La narration oscille entre passé et présent, Paul nous raconte sa vie d’autrefois et celle de la prison en un balancier où le solaire se mêle au sordide, où l’humanité contrebalance la violence carcérale. L’humour sauve de l’étouffement, empêche le roman de basculer dans la noirceur absolue.

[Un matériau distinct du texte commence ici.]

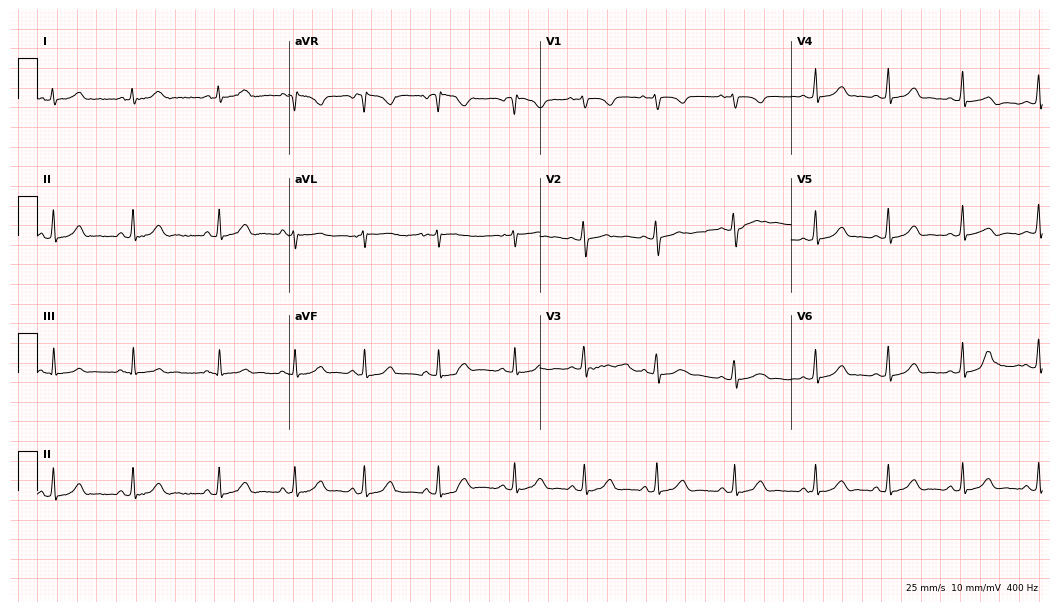
Resting 12-lead electrocardiogram (10.2-second recording at 400 Hz). Patient: a 17-year-old woman. Read as a normal ECG.

Ne plus voir, tous les soirs, Patrick Horton baisser son pantalon, s’asseoir sur la lunette et déféquer en me parlant des « bielles entrecroisées » de sa Harley qui au ralenti « tremblait comme si elle grelottait ». À chaque séance, il œuvre paisiblement et s’adresse à moi avec une décontraction confondante qui donne à penser que sa bouche et son esprit sont totalement découplés de sa préoccupation rectale. (p. 15)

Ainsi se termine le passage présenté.